Conservative candidate for Mayor, Tareke Gregg.

Conservative candidate for Mayor, Tareke Gregg. Photograph: LDRS

A Hackney mayoral candidate has promised to resign after 12 months if he fails to fulfil the majority of his manifesto pledges.

In an interview with the Local Democracy Reporting Service (LDRS) on Thursday 30 April, Conservative mayoral hopeful Tareke Gregg stressed his commitment to cutting council tax and parking permit costs, scrapping Low Traffic Neighbourhoods (LTNs) and bringing back weekly household rubbish collections, among other policies.

The 32-year-old candidate adds that if he cannot deliver on his key pledges – bar reducing the social housing waiting list – within a year then he would give up the job and trigger a mayoral by-election.

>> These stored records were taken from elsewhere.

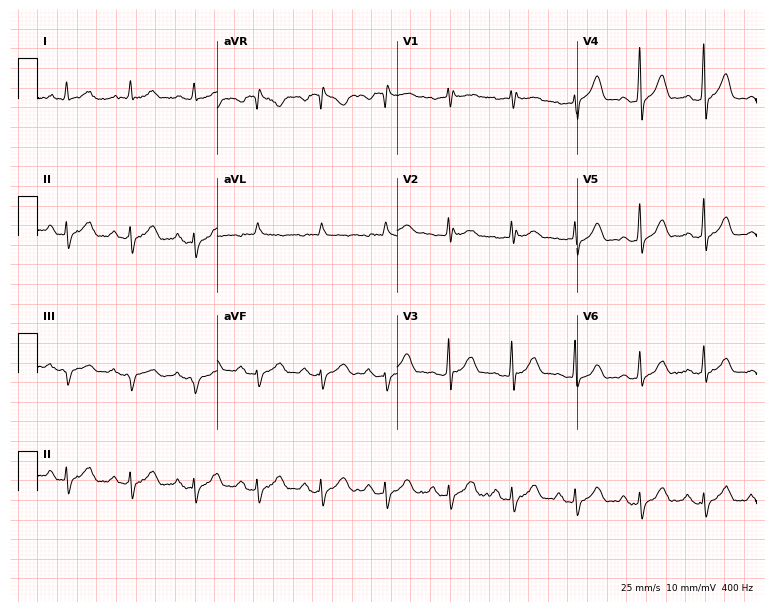
12-lead ECG (7.3-second recording at 400 Hz) from a 68-year-old male. Screened for six findings — first-degree AV block, right bundle branch block, left bundle branch block, sinus bradycardia, atrial fibrillation, sinus tachycardia — none is recorded.
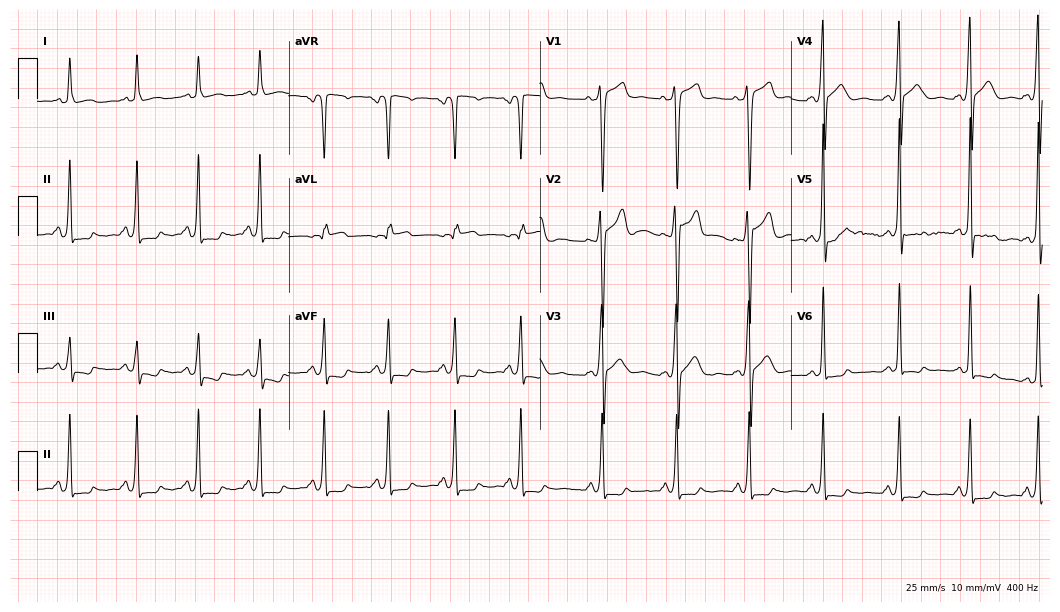
Electrocardiogram, a 26-year-old man. Of the six screened findings (first-degree AV block, right bundle branch block, left bundle branch block, sinus bradycardia, atrial fibrillation, sinus tachycardia), none is recorded. Only these six findings were labelled.
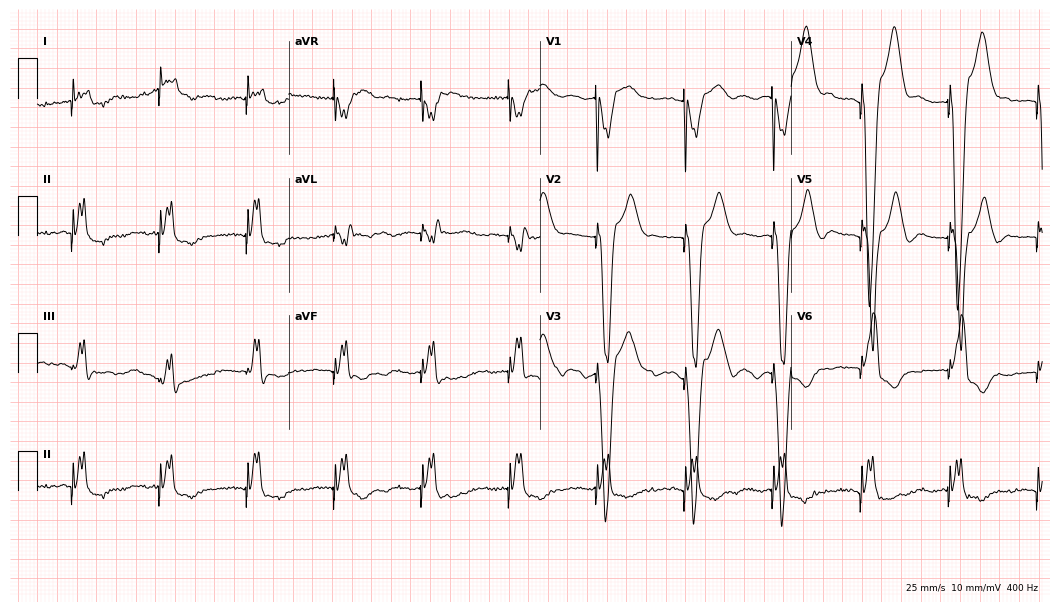
12-lead ECG from a 75-year-old female. No first-degree AV block, right bundle branch block (RBBB), left bundle branch block (LBBB), sinus bradycardia, atrial fibrillation (AF) or sinus tachycardia recorded for this tracing.

He told the LDRS: “The people of Hackney are my boss. If I can’t deliver what they’ve asked me to deliver, I’m wasting people’s time and money, and that’s just being a thief.

“I’m not a politician, I’m a resident.”

A trained scuba diver and a volunteer for the London Ambulance Service, Gregg told the LDRS it was his experience as a Community First Responder which turned him against traffic controls which now cover 70 per cent of eligible roads in Hackney.

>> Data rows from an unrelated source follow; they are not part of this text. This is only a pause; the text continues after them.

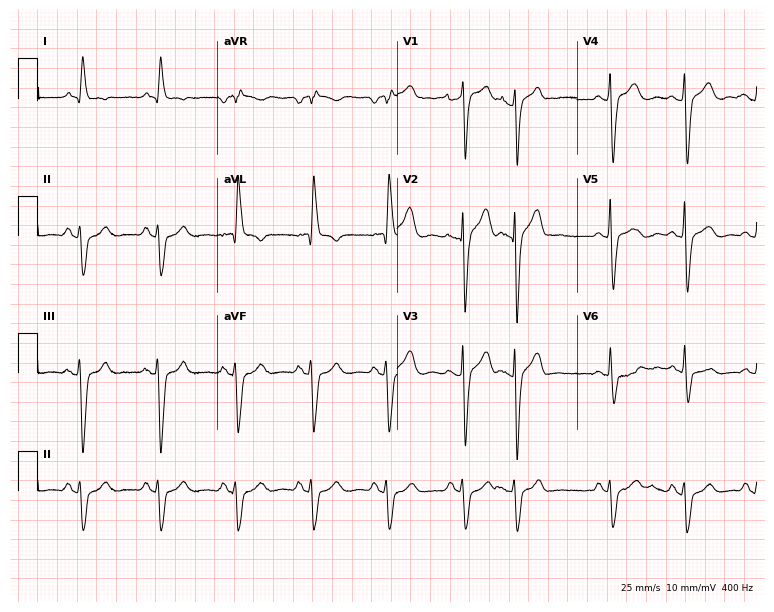
Electrocardiogram, a man, 65 years old. Of the six screened findings (first-degree AV block, right bundle branch block, left bundle branch block, sinus bradycardia, atrial fibrillation, sinus tachycardia), none is recorded.
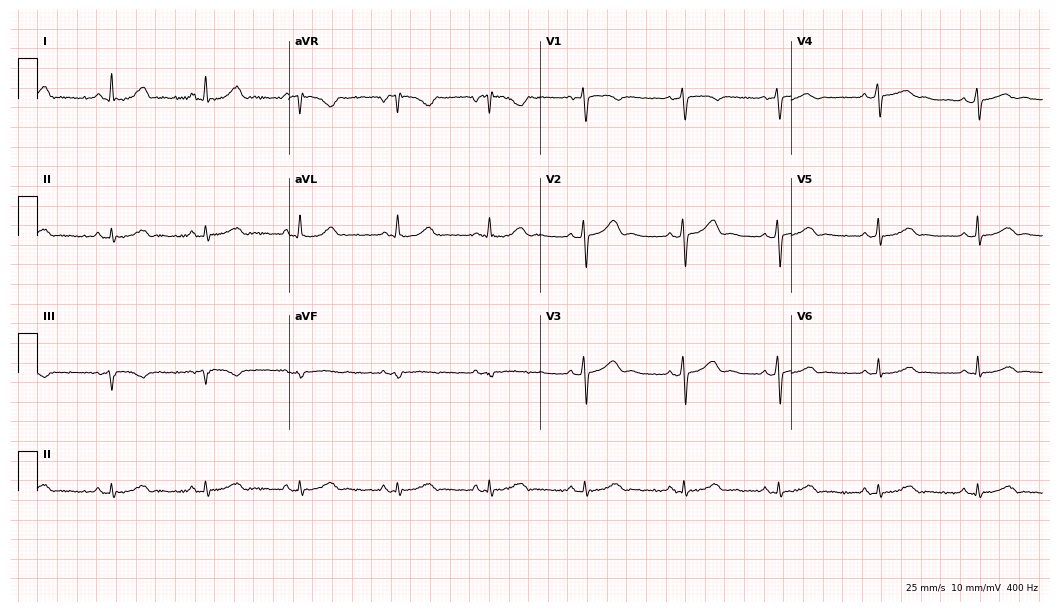
Resting 12-lead electrocardiogram (10.2-second recording at 400 Hz). Patient: a 42-year-old woman. Read as a normal ECG.
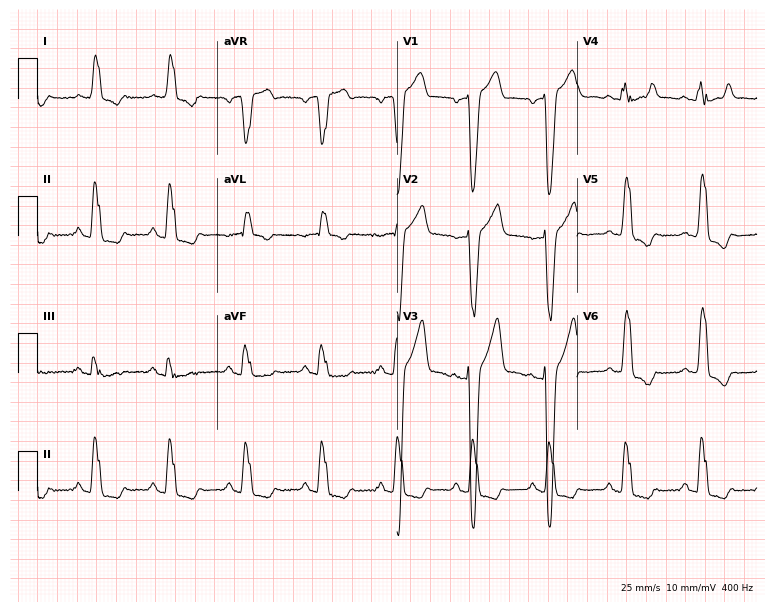
12-lead ECG from a 68-year-old man. Findings include left bundle branch block (LBBB).

He said emergency volunteers were often called out to respond to life-threatening emergencies such as cardiac arrests and faced with the choice of critical delays or paying expensive fines out of pocket as a result of Hackney’s many LTNs.

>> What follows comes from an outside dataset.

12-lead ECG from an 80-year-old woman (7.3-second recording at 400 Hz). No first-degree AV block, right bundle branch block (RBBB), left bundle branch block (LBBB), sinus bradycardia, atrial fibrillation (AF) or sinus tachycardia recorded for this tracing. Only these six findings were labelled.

“Someone’s life is more important than a bit of revenue,” he said.

Born in Jamaica, Gregg and his mother moved to Hackney when he was a boy, where he attended Grazebrook Primary School in Stoke Newington.

The Conservative candidate praised Hackney’s “community spirit” but lamented that much of this has been lost to gentrification which has “priced people out”.

To tackle this, Gregg says he will push for “50/50” partnerships with developers to fund and build more homes, and demand “ironclad” contracts guaranteeing that 50-60 per cent of new properties built would be social housing.

He added that he would ensure new residential buildings came with renewables like solar panels and wind turbines to help ease the cost of living.

Another core plank of Gregg’s campaign is to boost funding for youth services.

This includes the charity Hackney Play Association, which runs play and youth clubs for children across three playgrounds in the borough.

“It made me who I am,” he said, adding that families could no longer afford the opportunities he had as a youngster during school holidays.

“I remember playing rugby for free, and that’s gone now. Parents are paying like £100 an hour, stupid money,” he said.

To find the money for policies like freezing social rent and cutting council tax, Gregg is planning an immediate audit of the council’s coffers to claw back money from current projects he deems “overfunded”, offering Kings Hall Leisure Centre as an example.

But he promised to take a “realistic” approach to financial management and housing, acknowledging the limits he would have as Mayor to bring in some of his preferred policies, such as rent controls.

“I can try and work with City Hall or Number 10 to the best of my abilities, but they could easily tell me to get lost. I want to work with them to influence them, but I can’t force them.”